____ Task inputs

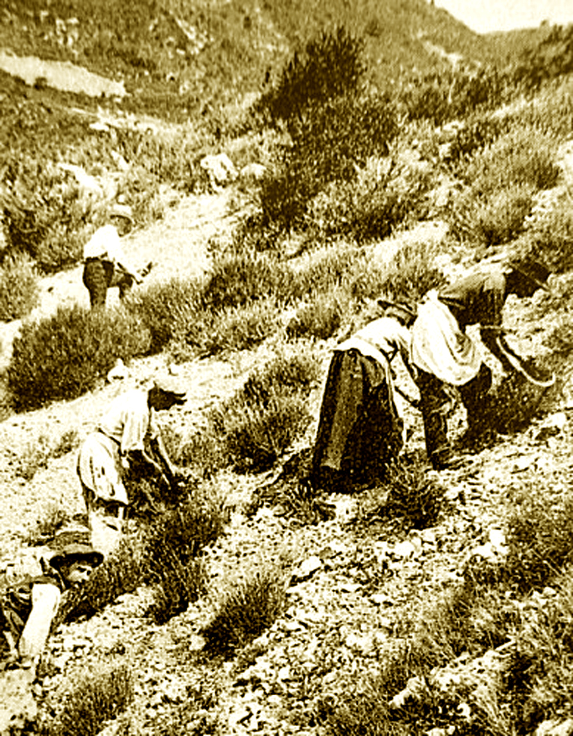 Récolte de la lavande sauvage
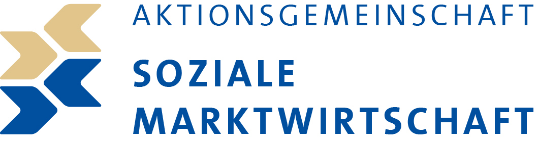 Logo der Aktionsgemeinschaft Soziale Marktwirtschaft e.V. (Tübingen, gegründet 1953)
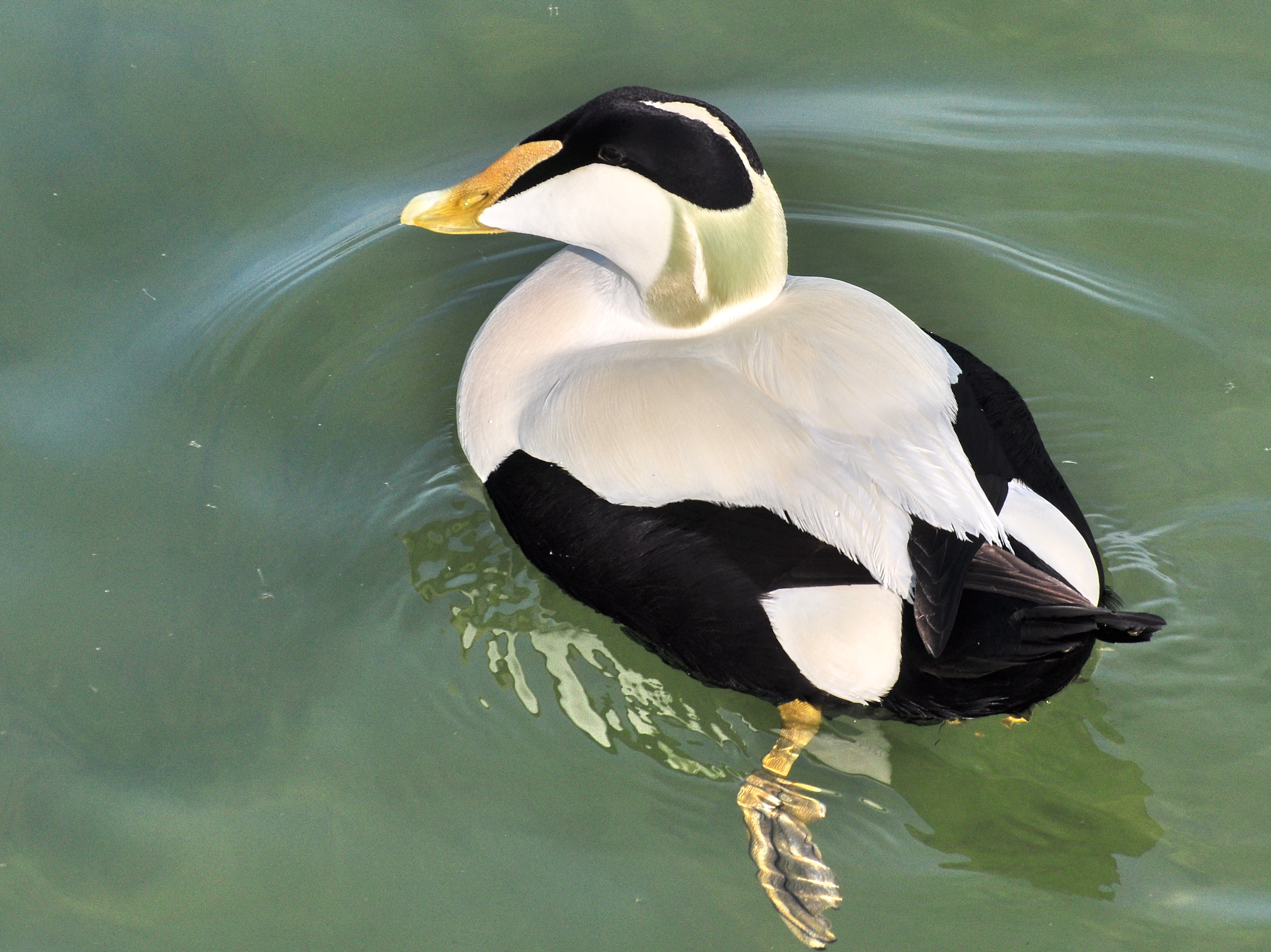 Somateria mollissima on Obersee (upper Lake Zürich) between Seedamm and the wooden bridge between Hurden and Rapperswil in Switzerland
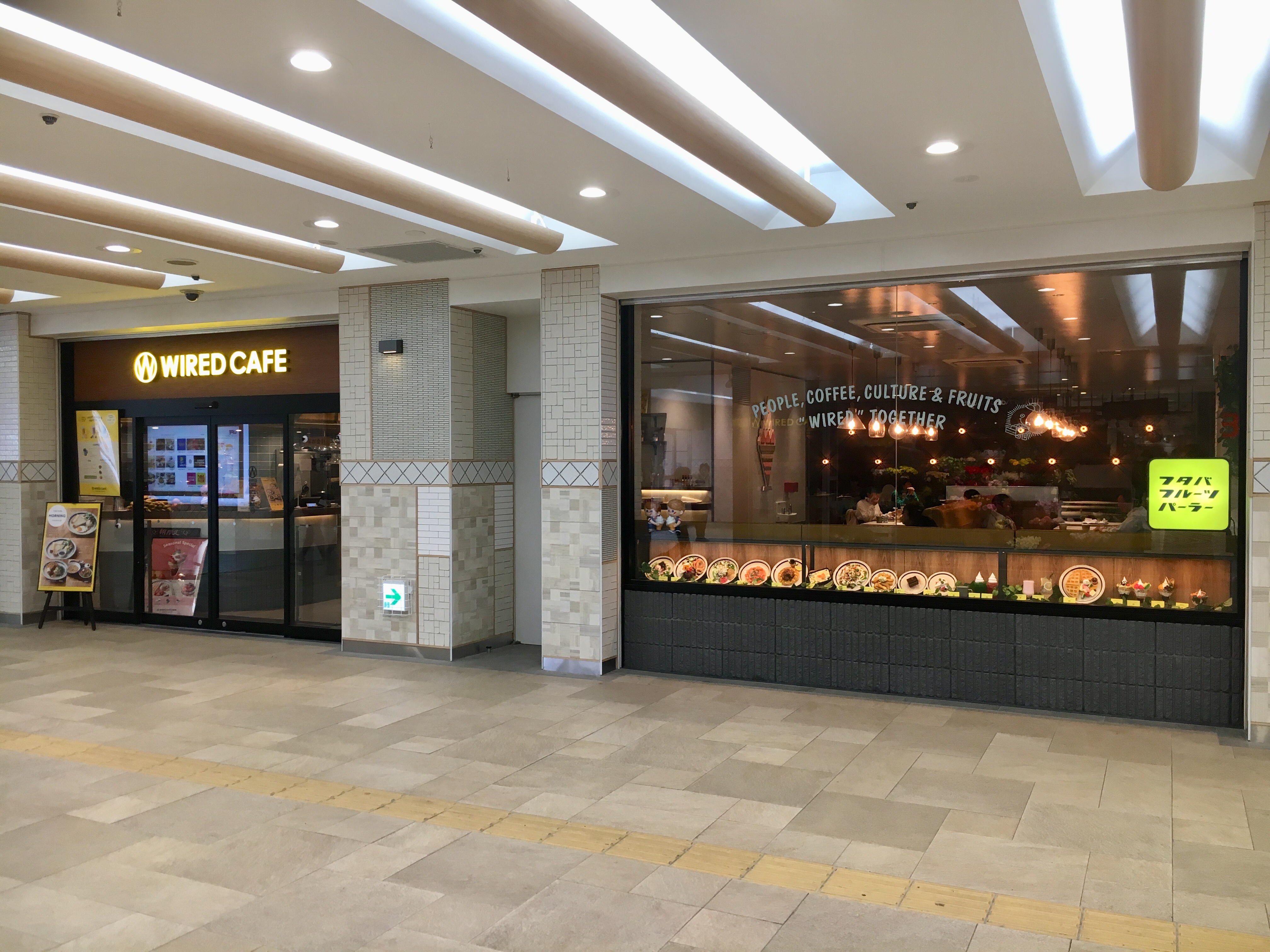 相鉄線三ツ境駅の駅ビル「相鉄ライフ 三ツ境」（三ツ境ライフ）。2018年のリニューアルにより、2階のコンコース沿いにオープンした「WIRED CAFE with フタバフルーツパーラー」。 ※リニューアル以前にロッテリアが出店していた場所
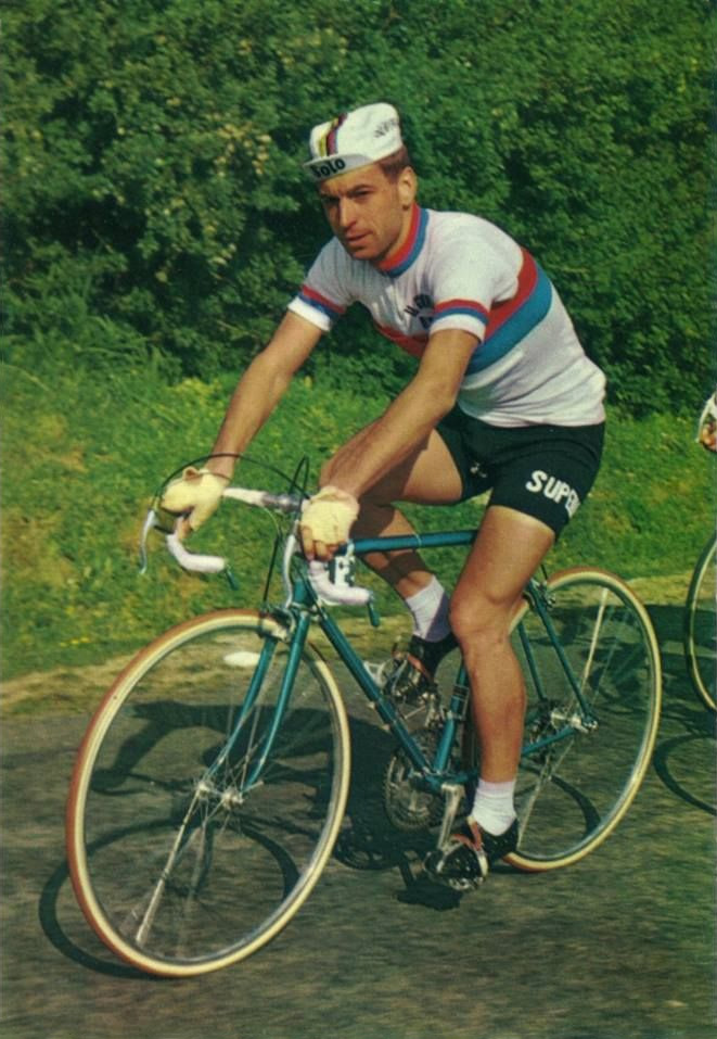 Rick Van Looy en 1966 241- Campioni dello Sport 1966-1967, n°241.
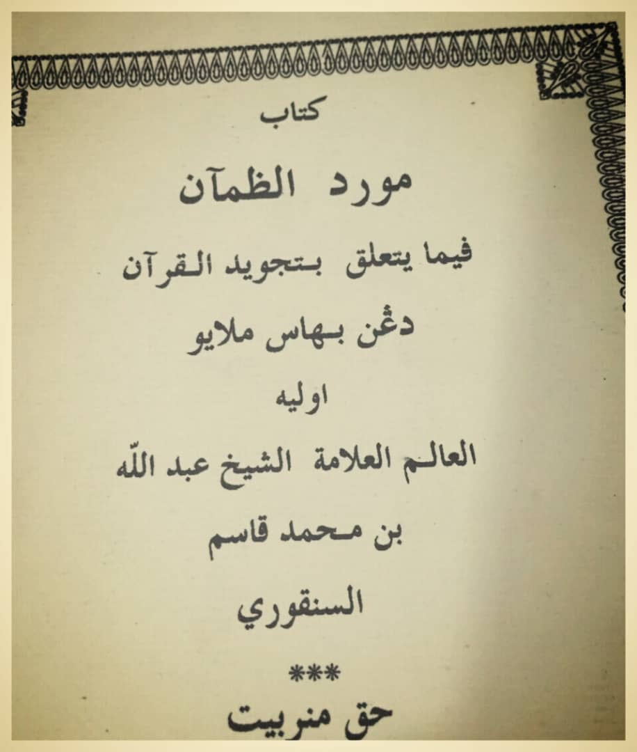 kitab karya Sheikh Abdullah bin Muhammad Qasim ( Tok Senggora )
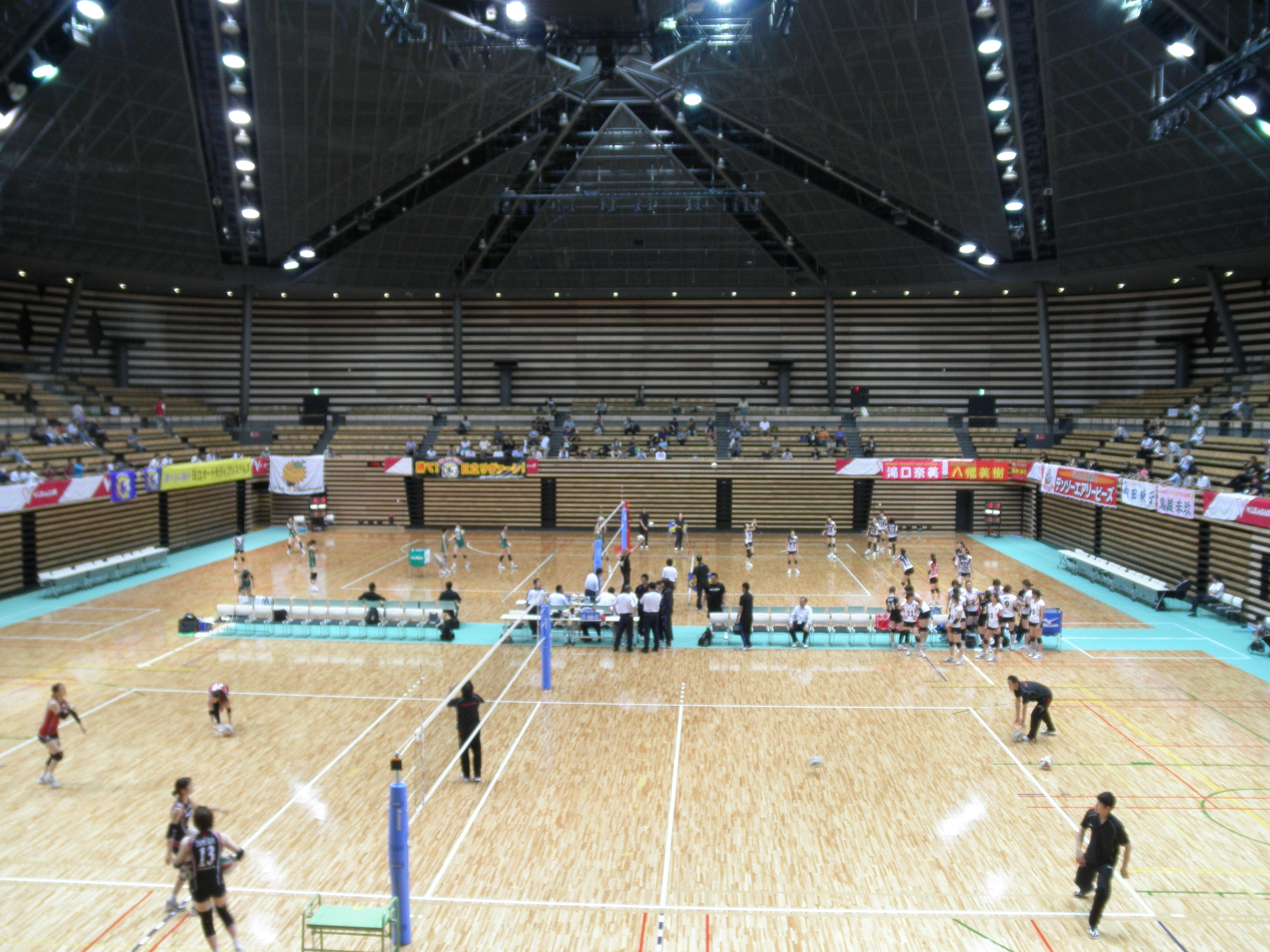 大田区総合体育館アリーナ
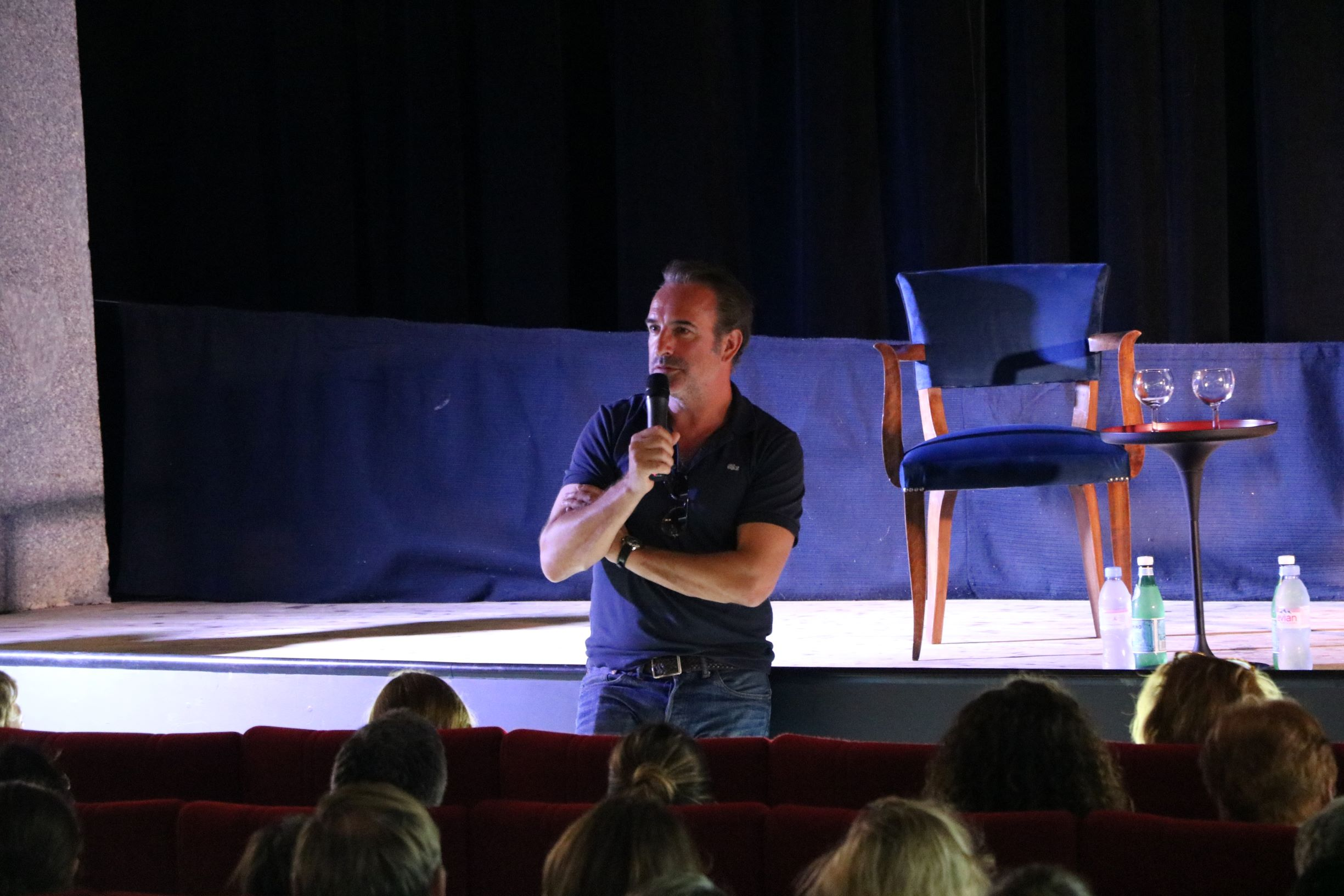 L'acteur Jean Dujardin, parrain de la 5e édition du festival du film de Pauillac. Rencontre au cinéma l'Éden le 4 juillet 2019.

________

=== Problem ===
Leave out the pictures and repeat the remaining data exactly.

=== Response for this exercise ===
 Récolte de la lavande sauvage
 Logo der Aktionsgemeinschaft Soziale Marktwirtschaft e.V. (Tübingen, gegründet 1953)
 Somateria mollissima on Obersee (upper Lake Zürich) between Seedamm and the wooden bridge between Hurden and Rapperswil in Switzerland
 相鉄線三ツ境駅の駅ビル「相鉄ライフ 三ツ境」（三ツ境ライフ）。2018年のリニューアルにより、2階のコンコース沿いにオープンした「WIRED CAFE with フタバフルーツパーラー」。 ※リニューアル以前にロッテリアが出店していた場所
 Rick Van Looy en 1966 241- Campioni dello Sport 1966-1967, n°241.
 kitab karya Sheikh Abdullah bin Muhammad Qasim ( Tok Senggora )
 大田区総合体育館アリーナ
 L'acteur Jean Dujardin, parrain de la 5e édition du festival du film de Pauillac. Rencontre au cinéma l'Éden le 4 juillet 2019.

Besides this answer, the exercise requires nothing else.